The doctors looked set to take a pay cut as reclassifying unsocial hours came into force; 'normal hours' will be reclassified as being from "7am to 10pm, Monday to Saturday. Extra payments for unsociable working will be earned only outside of these times, rather than the current arrangements of 7am to 7pm Monday to Friday."
Working hours of 48 hours a week will remain and Hunt is promising the top limit of 91 hours will reduce to 72.
But can junior doctors trust the Tories? According to the Daily Mirror "Doctors threatening to strike say it's 'spin' and there are plenty of reasons it's nowhere near 11% . For some people it'll actually be a cut."
The government is trying to slowly but surely erase any positives accredited to former Labour governments; they were responsible for many previous N.H.S. pay and working hour improvements.
The doctors are not about to take new contracts lying down and "the junior doctors committee of the British Medical Association (BMA) is preparing to ballot its members about potential walkouts." With the government threatening to impose the new contracts on junior doctors in 2016 if agreement could not be reached battle lines were drawn.
But it seems the government has had a change of heart; offering an additional 10% pay rise on top of the restricted 1% or less for other N.H.S. staff could do the trick but what about those other staff members? How will they feel when they receive 1% or less knowing junior doctors are getting a whopping 11%?
The problem is all staff who work for the N.H.S. except for some managers, are essential to the best care of patients.
But some of the lower grade staff earn paltry wages and yes some are also on zero hours contracts.
There was a time when junior doctors worked crippling shifts that must have endangered patient and their own, health and safety; that was improved and under a previous Labour government when 'Agenda for Change' was implemented to correct an imbalance between private sector and public sector health care workers pay.
Working for the N.H.S. for around 13 years pre-retirement this writer experienced the good the bad and the ugly. Staff would say work here long enough and you will see any changes come around at least twice and that was a fact.
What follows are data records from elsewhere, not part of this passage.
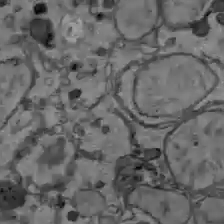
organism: C57BL Mouse
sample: Liver
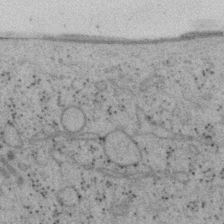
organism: Human
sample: HeLa cells
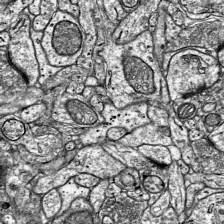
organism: Mouse
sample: Visual Cortex
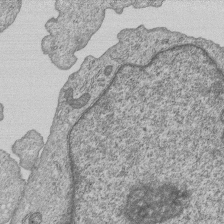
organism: Human
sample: MDA-MB-231 cells
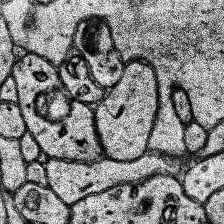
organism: Human
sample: Temporal Lobe
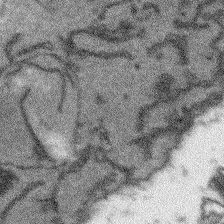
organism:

A succession of well paid 'project managers' appeared in an endless stream; in some cases it was difficult to know exactly what they did. Many may have only been on temporary contracts but were paid exceptionally well, often had already worked for the N.H.S. and retired and usually were handed another post without a problem when the role ended.
Can Hunt afford to give junior doctors 11%? Will it be a no strings attached offer? Will the government abide by any promises it makes?
Will Hunt have to rob Peter to pay Paul?
All N.H.S. staff deserve a decent working contract but can that be achieved under a Tory government that is hoping to privatise the service?